To run the test suite, install `pytest` and execute the tests from the top-level `assembly-theory` directory:

```shell
pip install pytest
pytest test
```

## Example Usage

`assembly-theory` computes the assembly index of molecules using RDKit's `Mol` class. Here's a basic example:

```python
import assembly_theory as at
from rdkit import Chem

anthracene = Chem.MolFromSmiles("c1ccc2cc3ccccc3cc2c1")
at.molecular_assembly(anthracene)  # 6
```

## Core Functions  

`assembly-theory` provides three main functions:

- **`molecular_assembly(mol: Chem.Mol, bounds: set[str] = None, no_bounds: bool = False, timeout: int = None, serial: bool = False) -> int`**  
  Computes the assembly index of a given molecule.
  - `timeout` (in seconds) sets a limit on computation time, raising a `TimeoutError` if exceeded.  
  - `serial=True` forces a serial execution mode, mainly useful for debugging.


- **`molecular_assembly_verbose(mol: Chem.Mol, bounds: set[str] = None, no_bounds: bool = False, timeout: int = None, serial: bool = False) -> dict`**  
  Returns additional details, including the number of duplicated isomorphic subgraphs (`duplicates`) and the size of the search space (`space`).  
  - `timeout` (in seconds) sets a limit on computation time, raising a `TimeoutError` if exceeded.  
  - `serial=True` forces a serial execution mode, mainly useful for debugging.

- **`molecule_info(mol: Chem.Mol) -> str`**  
  Returns a string representation of the molecule’s atom and bond structure for debugging.

## Search Strategy Options  

Both `molecular_assembly` and `molecular_assembly_verbose` support optional parameters for controlling the search strategy in the branch-and-bound algorithm:

- **`bounds: set[str]`** – Specifies heuristic bounds used to optimize the search.  
  - Options: `{"log"}`, `{"intchain"}`, or `{"log", "intchain"}`.  
  - Defaults to the best-performing option when not specified.

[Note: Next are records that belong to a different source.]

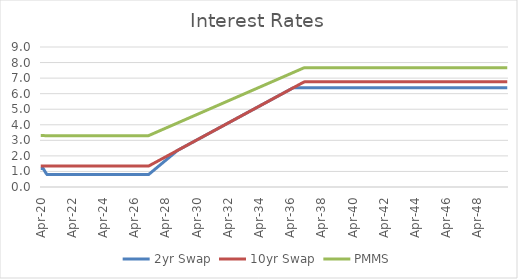
| Category | 2yr Swap | 10yr Swap | PMMS |
|---|---|---|---|
| 2020-04-30 | 1.182 | 1.344 | 3.303 |
| 2020-05-31 | 1.182 | 1.344 | 3.303 |
| 2020-06-30 | 1.182 | 1.344 | 3.303 |
| 2020-07-31 | 1.043 | 1.344 | 3.303 |
| 2020-08-31 | 0.903 | 1.344 | 3.302 |
| 2020-09-30 | 0.798 | 1.344 | 3.302 |
| 2020-10-31 | 0.798 | 1.344 | 3.302 |
| 2020-11-30 | 0.798 | 1.344 | 3.302 |
| 2020-12-31 | 0.798 | 1.344 | 3.302 |
| 2021-01-31 | 0.798 | 1.344 | 3.302 |
| 2021-02-28 | 0.798 | 1.344 | 3.302 |
| 2021-03-31 | 0.798 | 1.344 | 3.302 |
| 2021-04-30 | 0.798 | 1.344 | 3.302 |
| 2021-05-31 | 0.798 | 1.344 | 3.302 |
| 2021-06-30 | 0.798 | 1.344 | 3.302 |
| 2021-07-31 | 0.798 | 1.344 | 3.302 |
| 2021-08-31 | 0.798 | 1.344 | 3.302 |
| 2021-09-30 | 0.798 | 1.344 | 3.302 |
| 2021-10-31 | 0.798 | 1.344 | 3.302 |
| 2021-11-30 | 0.798 | 1.344 | 3.302 |
| 2021-12-31 | 0.798 | 1.344 | 3.302 |
| 2022-01-31 | 0.798 | 1.344 | 3.302 |
| 2022-02-28 | 0.798 | 1.344 | 3.302 |
| 2022-03-31 | 0.798 | 1.344 | 3.302 |
| 2022-04-30 | 0.798 | 1.344 | 3.302 |
| 2022-05-31 | 0.798 | 1.344 | 3.302 |
| 2022-06-30 | 0.798 | 1.344 | 3.302 |
| 2022-07-31 | 0.798 | 1.344 | 3.302 |
| 2022-08-31 | 0.798 | 1.344 | 3.302 |
| 2022-09-30 | 0.798 | 1.344 | 3.302 |
| 2022-10-31 | 0.798 | 1.344 | 3.302 |
| 2022-11-30 | 0.798 | 1.344 | 3.302 |
| 2022-12-31 | 0.798 | 1.344 | 3.302 |
| 2023-01-31 | 0.798 | 1.344 | 3.302 |
| 2023-02-28 | 0.798 | 1.344 | 3.302 |
| 2023-03-31 | 0.798 | 1.344 | 3.302 |
| 2023-04-30 | 0.798 | 1.344 | 3.302 |
| 2023-05-31 | 0.798 | 1.344 | 3.302 |
| 2023-06-30 | 0.798 | 1.344 | 3.302 |
| 2023-07-31 | 0.798 | 1.344 | 3.302 |
| 2023-08-31 | 0.798 | 1.344 | 3.302 |
| 2023-09-30 | 0.798 | 1.344 | 3.302 |
| 2023-10-31 | 0.798 | 1.344 | 3.302 |
| 2023-11-30 | 0.798 | 1.344 | 3.302 |
| 2023-12-31 | 0.798 | 1.344 | 3.302 |
| 2024-01-31 | 0.798 | 1.344 | 3.302 |
| 2024-02-29 | 0.798 | 1.344 | 3.302 |
| 2024-03-31 | 0.798 | 1.344 | 3.302 |
| 2024-04-30 | 0.798 | 1.344 | 3.302 |
| 2024-05-31 | 0.798 | 1.344 | 3.302 |
| 2024-06-30 | 0.798 | 1.344 | 3.302 |
| 2024-07-31 | 0.798 | 1.344 | 3.302 |
| 2024-08-31 | 0.798 | 1.344 | 3.302 |
| 2024-09-30 | 0.798 | 1.344 | 3.302 |
| 2024-10-31 | 0.798 | 1.344 | 3.302 |
| 2024-11-30 | 0.798 | 1.344 | 3.302 |
| 2024-12-31 | 0.798 | 1.344 | 3.302 |
| 2025-01-31 | 0.798 | 1.344 | 3.302 |
| 2025-02-28 | 0.798 | 1.344 | 3.302 |
| 2025-03-31 | 0.798 | 1.344 | 3.302 |
| 2025-04-30 | 0.798 | 1.344 | 3.302 |
| 2025-05-31 | 0.798 | 1.344 | 3.302 |
| 2025-06-30 | 0.798 | 1.344 | 3.302 |
| 2025-07-31 | 0.798 | 1.344 | 3.302 |
| 2025-08-31 | 0.798 | 1.344 | 3.302 |
| 2025-09-30 | 0.798 | 1.344 | 3.302 |
| 2025-10-31 | 0.798 | 1.344 | 3.302 |
| 2025-11-30 | 0.798 | 1.344 | 3.302 |
| 2025-12-31 | 0.798 | 1.344 | 3.302 |
| 2026-01-31 | 0.798 | 1.344 | 3.302 |
| 2026-02-28 | 0.798 | 1.344 | 3.302 |
| 2026-03-31 | 0.798 | 1.344 | 3.302 |
| 2026-04-30 | 0.798 | 1.344 | 3.302 |
| 2026-05-31 | 0.798 | 1.344 | 3.302 |
| 2026-06-30 | 0.798 | 1.344 | 3.302 |
| 2026-07-31 | 0.798 | 1.344 | 3.302 |
| 2026-08-31 | 0.798 | 1.344 | 3.302 |
| 2026-09-30 | 0.798 | 1.344 | 3.302 |
| 2026-10-31 | 0.798 | 1.344 | 3.302 |
| 2026-11-30 | 0.798 | 1.344 | 3.302 |
| 2026-12-31 | 0.798 | 1.344 | 3.302 |
| 2027-01-31 | 0.798 | 1.344 | 3.302 |
| 2027-02-28 | 0.798 | 1.344 | 3.302 |
| 2027-03-31 | 0.798 | 1.344 | 3.302 |
| 2027-04-30 | 0.868 | 1.389 | 3.339 |
| 2027-05-31 | 0.938 | 1.434 | 3.375 |
| 2027-06-30 | 1.007 | 1.48 | 3.412 |
| 2027-07-31 | 1.077 | 1.525 | 3.448 |
| 2027-08-31 | 1.147 | 1.57 | 3.485 |
| 2027-09-30 | 1.216 | 1.615 | 3.521 |
| 2027-10-31 | 1.286 | 1.661 | 3.558 |
| 2027-11-30 | 1.356 | 1.706 | 3.594 |
| 2027-12-31 | 1.425 | 1.751 | 3.631 |
| 2028-01-31 | 1.495 | 1.796 | 3.667 |
| 2028-02-29 | 1.565 | 1.841 | 3.704 |
| 2028-03-31 | 1.634 | 1.887 | 3.74 |
| 2028-04-30 | 1.704 | 1.932 | 3.777 |
| 2028-05-31 | 1.774 | 1.977 | 3.813 |
| 2028-06-30 | 1.843 | 2.022 | 3.85 |
| 2028-07-31 | 1.913 | 2.068 | 3.886 |
| 2028-08-31 | 1.983 | 2.113 | 3.923 |
| 2028-09-30 | 2.052 | 2.158 | 3.959 |
| 2028-10-31 | 2.122 | 2.203 | 3.996 |
| 2028-11-30 | 2.192 | 2.248 | 4.032 |
| 2028-12-31 | 2.261 | 2.294 | 4.068 |
| 2029-01-31 | 2.331 | 2.339 | 4.105 |
| 2029-02-28 | 2.384 | 2.384 | 4.141 |
| 2029-03-31 | 2.429 | 2.429 | 4.178 |
| 2029-04-30 | 2.475 | 2.475 | 4.214 |
| 2029-05-31 | 2.52 | 2.52 | 4.251 |
| 2029-06-30 | 2.565 | 2.565 | 4.287 |
| 2029-07-31 | 2.61 | 2.61 | 4.324 |
| 2029-08-31 | 2.655 | 2.655 | 4.36 |
| 2029-09-30 | 2.701 | 2.701 | 4.397 |
| 2029-10-31 | 2.746 | 2.746 | 4.433 |
| 2029-11-30 | 2.791 | 2.791 | 4.47 |
| 2029-12-31 | 2.836 | 2.836 | 4.506 |
| 2030-01-31 | 2.882 | 2.882 | 4.543 |
| 2030-02-28 | 2.927 | 2.927 | 4.579 |
| 2030-03-31 | 2.972 | 2.972 | 4.615 |
| 2030-04-30 | 3.017 | 3.017 | 4.652 |
| 2030-05-31 | 3.062 | 3.062 | 4.688 |
| 2030-06-30 | 3.108 | 3.108 | 4.725 |
| 2030-07-31 | 3.153 | 3.153 | 4.761 |
| 2030-08-31 | 3.198 | 3.198 | 4.798 |
| 2030-09-30 | 3.243 | 3.243 | 4.834 |
| 2030-10-31 | 3.289 | 3.289 | 4.871 |
| 2030-11-30 | 3.334 | 3.334 | 4.907 |
| 2030-12-31 | 3.379 | 3.379 | 4.944 |
| 2031-01-31 | 3.424 | 3.424 | 4.98 |
| 2031-02-28 | 3.469 | 3.469 | 5.017 |
| 2031-03-31 | 3.515 | 3.515 | 5.053 |
| 2031-04-30 | 3.56 | 3.56 | 5.089 |
| 2031-05-31 | 3.605 | 3.605 | 5.126 |
| 2031-06-30 | 3.65 | 3.65 | 5.162 |
| 2031-07-31 | 3.695 | 3.695 | 5.199 |
| 2031-08-31 | 3.741 | 3.741 | 5.235 |
| 2031-09-30 | 3.786 | 3.786 | 5.272 |
| 2031-10-31 | 3.831 | 3.831 | 5.308 |
| 2031-11-30 | 3.876 | 3.876 | 5.345 |
| 2031-12-31 | 3.922 | 3.922 | 5.381 |
| 2032-01-31 | 3.967 | 3.967 | 5.418 |
| 2032-02-29 | 4.012 | 4.012 | 5.454 |
| 2032-03-31 | 4.057 | 4.057 | 5.491 |
| 2032-04-30 | 4.102 | 4.102 | 5.527 |
| 2032-05-31 | 4.148 | 4.148 | 5.563 |
| 2032-06-30 | 4.193 | 4.193 | 5.6 |
| 2032-07-31 | 4.238 | 4.238 | 5.636 |
| 2032-08-31 | 4.283 | 4.283 | 5.673 |
| 2032-09-30 | 4.329 | 4.329 | 5.709 |
| 2032-10-31 | 4.374 | 4.374 | 5.746 |
| 2032-11-30 | 4.419 | 4.419 | 5.782 |
| 2032-12-31 | 4.464 | 4.464 | 5.819 |
| 2033-01-31 | 4.509 | 4.509 | 5.855 |
| 2033-02-28 | 4.555 | 4.555 | 5.892 |
| 2033-03-31 | 4.6 | 4.6 | 5.928 |
| 2033-04-30 | 4.645 | 4.645 | 5.965 |
| 2033-05-31 | 4.69 | 4.69 | 6.001 |
| 2033-06-30 | 4.736 | 4.736 | 6.037 |
| 2033-07-31 | 4.781 | 4.781 | 6.074 |
| 2033-08-31 | 4.826 | 4.826 | 6.11 |
| 2033-09-30 | 4.871 | 4.871 | 6.147 |
| 2033-10-31 | 4.916 | 4.916 | 6.183 |
| 2033-11-30 | 4.962 | 4.962 | 6.22 |
| 2033-12-31 | 5.007 | 5.007 | 6.256 |
| 2034-01-31 | 5.052 | 5.052 | 6.293 |
| 2034-02-28 | 5.097 | 5.097 | 6.329 |
| 2034-03-31 | 5.143 | 5.143 | 6.366 |
| 2034-04-30 | 5.188 | 5.188 | 6.402 |
| 2034-05-31 | 5.233 | 5.233 | 6.439 |
| 2034-06-30 | 5.278 | 5.278 | 6.475 |
| 2034-07-31 | 5.323 | 5.323 | 6.511 |
| 2034-08-31 | 5.369 | 5.369 | 6.548 |
| 2034-09-30 | 5.414 | 5.414 | 6.584 |
| 2034-10-31 | 5.459 | 5.459 | 6.621 |
| 2034-11-30 | 5.504 | 5.504 | 6.657 |
| 2034-12-31 | 5.55 | 5.55 | 6.694 |
| 2035-01-31 | 5.595 | 5.595 | 6.73 |
| 2035-02-28 | 5.64 | 5.64 | 6.767 |
| 2035-03-31 | 5.685 | 5.685 | 6.803 |
| 2035-04-30 | 5.73 | 5.73 | 6.84 |
| 2035-05-31 | 5.776 | 5.776 | 6.876 |
| 2035-06-30 | 5.821 | 5.821 | 6.913 |
| 2035-07-31 | 5.866 | 5.866 | 6.949 |
| 2035-08-31 | 5.911 | 5.911 | 6.985 |
| 2035-09-30 | 5.957 | 5.957 | 7.022 |
| 2035-10-31 | 6.002 | 6.002 | 7.058 |
| 2035-11-30 | 6.047 | 6.047 | 7.095 |
| 2035-12-31 | 6.092 | 6.092 | 7.131 |
| 2036-01-31 | 6.137 | 6.137 | 7.168 |
| 2036-02-29 | 6.183 | 6.183 | 7.204 |
| 2036-03-31 | 6.228 | 6.228 | 7.241 |
| 2036-04-30 | 6.273 | 6.273 | 7.277 |
| 2036-05-31 | 6.318 | 6.318 | 7.314 |
| 2036-06-30 | 6.364 | 6.364 | 7.35 |
| 2036-07-31 | 6.387 | 6.409 | 7.387 |
| 2036-08-31 | 6.387 | 6.454 | 7.423 |
| 2036-09-30 | 6.387 | 6.499 | 7.459 |
| 2036-10-31 | 6.387 | 6.544 | 7.496 |
| 2036-11-30 | 6.387 | 6.59 | 7.532 |
| 2036-12-31 | 6.387 | 6.635 | 7.569 |
| 2037-01-31 | 6.387 | 6.68 | 7.605 |
| 2037-02-28 | 6.387 | 6.725 | 7.642 |
| 2037-03-31 | 6.387 | 6.758 | 7.668 |
| 2037-04-30 | 6.387 | 6.758 | 7.668 |
| 2037-05-31 | 6.387 | 6.758 | 7.668 |
| 2037-06-30 | 6.387 | 6.758 | 7.668 |
| 2037-07-31 | 6.387 | 6.758 | 7.668 |
| 2037-08-31 | 6.387 | 6.758 | 7.668 |
| 2037-09-30 | 6.387 | 6.758 | 7.668 |
| 2037-10-31 | 6.387 | 6.758 | 7.668 |
| 2037-11-30 | 6.387 | 6.758 | 7.668 |
| 2037-12-31 | 6.387 | 6.758 | 7.668 |
| 2038-01-31 | 6.387 | 6.758 | 7.668 |
| 2038-02-28 | 6.387 | 6.758 | 7.668 |
| 2038-03-31 | 6.387 | 6.758 | 7.668 |
| 2038-04-30 | 6.387 | 6.758 | 7.668 |
| 2038-05-31 | 6.387 | 6.758 | 7.668 |
| 2038-06-30 | 6.387 | 6.758 | 7.668 |
| 2038-07-31 | 6.387 | 6.758 | 7.668 |
| 2038-08-31 | 6.387 | 6.758 | 7.668 |
| 2038-09-30 | 6.387 | 6.758 | 7.668 |
| 2038-10-31 | 6.387 | 6.758 | 7.668 |
| 2038-11-30 | 6.387 | 6.758 | 7.668 |
| 2038-12-31 | 6.387 | 6.758 | 7.668 |
| 2039-01-31 | 6.387 | 6.758 | 7.668 |
| 2039-02-28 | 6.387 | 6.758 | 7.668 |
| 2039-03-31 | 6.387 | 6.758 | 7.668 |
| 2039-04-30 | 6.387 | 6.758 | 7.668 |
| 2039-05-31 | 6.387 | 6.758 | 7.668 |
| 2039-06-30 | 6.387 | 6.758 | 7.668 |
| 2039-07-31 | 6.387 | 6.758 | 7.668 |
| 2039-08-31 | 6.387 | 6.758 | 7.668 |
| 2039-09-30 | 6.387 | 6.758 | 7.668 |
| 2039-10-31 | 6.387 | 6.758 | 7.668 |
| 2039-11-30 | 6.387 | 6.758 | 7.668 |
| 2039-12-31 | 6.387 | 6.758 | 7.668 |
| 2040-01-31 | 6.387 | 6.758 | 7.668 |
| 2040-02-29 | 6.387 | 6.758 | 7.668 |
| 2040-03-31 | 6.387 | 6.758 | 7.668 |
| 2040-04-30 | 6.387 | 6.758 | 7.668 |
| 2040-05-31 | 6.387 | 6.758 | 7.668 |
| 2040-06-30 | 6.387 | 6.758 | 7.668 |
| 2040-07-31 | 6.387 | 6.758 | 7.668 |
| 2040-08-31 | 6.387 | 6.758 | 7.668 |
| 2040-09-30 | 6.387 | 6.758 | 7.668 |
| 2040-10-31 | 6.387 | 6.758 | 7.668 |
| 2040-11-30 | 6.387 | 6.758 | 7.668 |
| 2040-12-31 | 6.387 | 6.758 | 7.668 |
| 2041-01-31 | 6.387 | 6.758 | 7.668 |
| 2041-02-28 | 6.387 | 6.758 | 7.668 |
| 2041-03-31 | 6.387 | 6.758 | 7.668 |
| 2041-04-30 | 6.387 | 6.758 | 7.668 |
| 2041-05-31 | 6.387 | 6.758 | 7.668 |
| 2041-06-30 | 6.387 | 6.758 | 7.668 |
| 2041-07-31 | 6.387 | 6.758 | 7.668 |
| 2041-08-31 | 6.387 | 6.758 | 7.668 |
| 2041-09-30 | 6.387 | 6.758 | 7.668 |
| 2041-10-31 | 6.387 | 6.758 | 7.668 |
| 2041-11-30 | 6.387 | 6.758 | 7.668 |
| 2041-12-31 | 6.387 | 6.758 | 7.668 |
| 2042-01-31 | 6.387 | 6.758 | 7.668 |
| 2042-02-28 | 6.387 | 6.758 | 7.668 |
| 2042-03-31 | 6.387 | 6.758 | 7.668 |
| 2042-04-30 | 6.387 | 6.758 | 7.668 |
| 2042-05-31 | 6.387 | 6.758 | 7.668 |
| 2042-06-30 | 6.387 | 6.758 | 7.668 |
| 2042-07-31 | 6.387 | 6.758 | 7.668 |
| 2042-08-31 | 6.387 | 6.758 | 7.668 |
| 2042-09-30 | 6.387 | 6.758 | 7.668 |
| 2042-10-31 | 6.387 | 6.758 | 7.668 |
| 2042-11-30 | 6.387 | 6.758 | 7.668 |
| 2042-12-31 | 6.387 | 6.758 | 7.668 |
| 2043-01-31 | 6.387 | 6.758 | 7.668 |
| 2043-02-28 | 6.387 | 6.758 | 7.668 |
| 2043-03-31 | 6.387 | 6.758 | 7.668 |
| 2043-04-30 | 6.387 | 6.758 | 7.668 |
| 2043-05-31 | 6.387 | 6.758 | 7.668 |
| 2043-06-30 | 6.387 | 6.758 | 7.668 |
| 2043-07-31 | 6.387 | 6.758 | 7.668 |
| 2043-08-31 | 6.387 | 6.758 | 7.668 |
| 2043-09-30 | 6.387 | 6.758 | 7.668 |
| 2043-10-31 | 6.387 | 6.758 | 7.668 |
| 2043-11-30 | 6.387 | 6.758 | 7.668 |
| 2043-12-31 | 6.387 | 6.758 | 7.668 |
| 2044-01-31 | 6.387 | 6.758 | 7.668 |
| 2044-02-29 | 6.387 | 6.758 | 7.668 |
| 2044-03-31 | 6.387 | 6.758 | 7.668 |
| 2044-04-30 | 6.387 | 6.758 | 7.668 |
| 2044-05-31 | 6.387 | 6.758 | 7.668 |
| 2044-06-30 | 6.387 | 6.758 | 7.668 |
| 2044-07-31 | 6.387 | 6.758 | 7.668 |
| 2044-08-31 | 6.387 | 6.758 | 7.668 |
| 2044-09-30 | 6.387 | 6.758 | 7.668 |
| 2044-10-31 | 6.387 | 6.758 | 7.668 |
| 2044-11-30 | 6.387 | 6.758 | 7.668 |
| 2044-12-31 | 6.387 | 6.758 | 7.668 |
| 2045-01-31 | 6.387 | 6.758 | 7.668 |
| 2045-02-28 | 6.387 | 6.758 | 7.668 |
| 2045-03-31 | 6.387 | 6.758 | 7.668 |
| 2045-04-30 | 6.387 | 6.758 | 7.668 |
| 2045-05-31 | 6.387 | 6.758 | 7.668 |
| 2045-06-30 | 6.387 | 6.758 | 7.668 |
| 2045-07-31 | 6.387 | 6.758 | 7.668 |
| 2045-08-31 | 6.387 | 6.758 | 7.668 |
| 2045-09-30 | 6.387 | 6.758 | 7.668 |
| 2045-10-31 | 6.387 | 6.758 | 7.668 |
| 2045-11-30 | 6.387 | 6.758 | 7.668 |
| 2045-12-31 | 6.387 | 6.758 | 7.668 |
| 2046-01-31 | 6.387 | 6.758 | 7.668 |
| 2046-02-28 | 6.387 | 6.758 | 7.668 |
| 2046-03-31 | 6.387 | 6.758 | 7.668 |
| 2046-04-30 | 6.387 | 6.758 | 7.668 |
| 2046-05-31 | 6.387 | 6.758 | 7.668 |
| 2046-06-30 | 6.387 | 6.758 | 7.668 |
| 2046-07-31 | 6.387 | 6.758 | 7.668 |
| 2046-08-31 | 6.387 | 6.758 | 7.668 |
| 2046-09-30 | 6.387 | 6.758 | 7.668 |
| 2046-10-31 | 6.387 | 6.758 | 7.668 |
| 2046-11-30 | 6.387 | 6.758 | 7.668 |
| 2046-12-31 | 6.387 | 6.758 | 7.668 |
| 2047-01-31 | 6.387 | 6.758 | 7.668 |
| 2047-02-28 | 6.387 | 6.758 | 7.668 |
| 2047-03-31 | 6.387 | 6.758 | 7.668 |
| 2047-04-30 | 6.387 | 6.758 | 7.668 |
| 2047-05-31 | 6.387 | 6.758 | 7.668 |
| 2047-06-30 | 6.387 | 6.758 | 7.668 |
| 2047-07-31 | 6.387 | 6.758 | 7.668 |
| 2047-08-31 | 6.387 | 6.758 | 7.668 |
| 2047-09-30 | 6.387 | 6.758 | 7.668 |
| 2047-10-31 | 6.387 | 6.758 | 7.668 |
| 2047-11-30 | 6.387 | 6.758 | 7.668 |
| 2047-12-31 | 6.387 | 6.758 | 7.668 |
| 2048-01-31 | 6.387 | 6.758 | 7.668 |
| 2048-02-29 | 6.387 | 6.758 | 7.668 |
| 2048-03-31 | 6.387 | 6.758 | 7.668 |
| 2048-04-30 | 6.387 | 6.758 | 7.668 |
| 2048-05-31 | 6.387 | 6.758 | 7.668 |
| 2048-06-30 | 6.387 | 6.758 | 7.668 |
| 2048-07-31 | 6.387 | 6.758 | 7.668 |
| 2048-08-31 | 6.387 | 6.758 | 7.668 |
| 2048-09-30 | 6.387 | 6.758 | 7.668 |
| 2048-10-31 | 6.387 | 6.758 | 7.668 |
| 2048-11-30 | 6.387 | 6.758 | 7.668 |
| 2048-12-31 | 6.387 | 6.758 | 7.668 |
| 2049-01-31 | 6.387 | 6.758 | 7.668 |
| 2049-02-28 | 6.387 | 6.758 | 7.668 |
| 2049-03-31 | 6.387 | 6.758 | 7.668 |
| 2049-04-30 | 6.387 | 6.758 | 7.668 |
| 2049-05-31 | 6.387 | 6.758 | 7.668 |
| 2049-06-30 | 6.387 | 6.758 | 7.668 |
| 2049-07-31 | 6.387 | 6.758 | 7.668 |
| 2049-08-31 | 6.387 | 6.758 | 7.668 |
| 2049-09-30 | 6.387 | 6.758 | 7.668 |
| 2049-10-31 | 6.387 | 6.758 | 7.668 |
| 2049-11-30 | 6.387 | 6.758 | 7.668 |
| 2049-12-31 | 6.387 | 6.758 | 7.668 |
| 2050-01-31 | 6.387 | 6.758 | 7.668 |
| 2050-02-28 | 6.387 | 6.758 | 7.668 |
| 2050-03-31 | 6.387 | 6.758 | 7.668 |

- **`no_bounds: bool`** – If `True`, disables all bounds, forcing an exhaustive search of all pathways.

The effect of these options can be observed using `molecular_assembly_verbose`:

```python
from rdkit import Chem
import assembly_theory as at

anthracene = Chem.MolFromSmiles("c1ccc2cc3ccccc3cc2c1")

at.molecular_assembly_verbose(anthracene, bounds={"log"})
# {'index': 6, 'duplicates': 418, 'space': 40507}

at.molecular_assembly_verbose(anthracene, bounds={"intchain"})
# {'index': 6, 'duplicates': 418, 'space': 3484}

at.molecular_assembly_verbose(anthracene, bounds={"intchain", "log"})
# {'index': 6, 'duplicates': 418, 'space': 3081}

at.molecular_assembly_verbose(anthracene, no_bounds=True)
# {'index': 6, 'duplicates': 418, 'space': 129409}
```

Due to multiprocessing, `space` outputs may vary slightly. More details can be found in [Seet et al. 2024](https://arxiv.org/abs/2410.09100) (*TODO: JOSS Link*).

## Cross-Platform Support  

`assembly-theory` leverages Rust, `maturin`, and `cargo` for robust cross-platform support. However, since `assembly-theory` depends on `RDKit`, it is only available on platforms where `RDKit` is supported via PyPI, including:  

- `windows-x64`  
- `macos-x86`  
- `macos-aarch64`  
- `ubuntu-x86`  
- `ubuntu-aarch64`  

If you are using a different platform and have `RDKit` installed (e.g., via `conda`), `assembly-theory` **may** work, but we do not guarantee compatibility.